第17話 どくだんせんこうのしま
翠風に帰ってきた。
軽いお仕事のはずが、すっかりくたびれてしまった。
夕陽に黄昏れている間、シマが実況してきた。
「てきはっけん!」
「げいげききょかを!」
やら。
「つかれた」
「しょーとかっとしていい?」
とか。
敵ってなんだよ、怖ぇよ。
ショートカットとか駄目に決まってるだろ。お前は生き物の臓器をなんだと思ってるんだ。
ショートカットした場合の脱出予想時刻とか、現在のルートを利用した場合との所要時間の比較とか必要ないから。無駄に高性能だよな、お前って。
あと敵に関しては、悪影響しかないものは攻撃許可しておいた。
「らじゃー」
「いこうどくだんせんこうする」
とか返事してきた。だれも独断専行とか許可してねぇよ。
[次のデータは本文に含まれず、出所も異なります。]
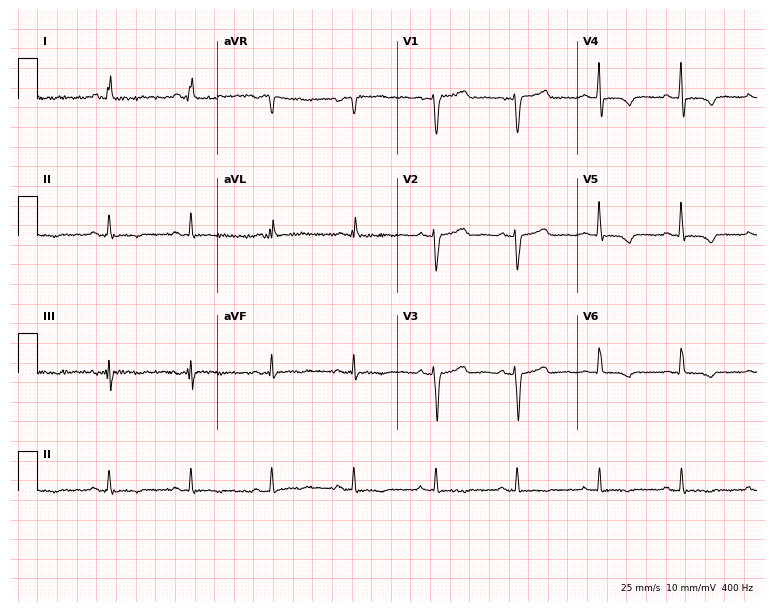
Standard 12-lead ECG recorded from a female, 49 years old. None of these six findings is recorded: first-degree AV block, right bundle branch block, left bundle branch block, sinus bradycardia, atrial fibrillation, sinus tachycardia. Only these six findings were labelled.

逐一報告しろ。
「マサト、あれだな。年寄りの言う事は良く聞かなきゃならんな。俺は大切な事を学んだぞ」
「そうだな。俺は安易にチートに頼ってはいけないと学んだよ」
シマ待ち時間は卵集めの倍くらいかかった。
兎にも角にもやっと終わった。
「帰りましたー」
「お帰りなさい。結構掛かったわね。巣あまりなかった?少し心配になってたのよ」
クロさんはリビングでお茶してた。
報告はお前の仕事だろうと、タクナを見ると顔を背ける。
俺らのそんな様子から察してくれたのか。
「それで結果は?」
苦笑しながら、それだけ聞いてくれた。
テーブルに入手した卵を並べる。全部で15個だ。最後のレアはシマを待ってる時間が勿体無くて二人で協力した。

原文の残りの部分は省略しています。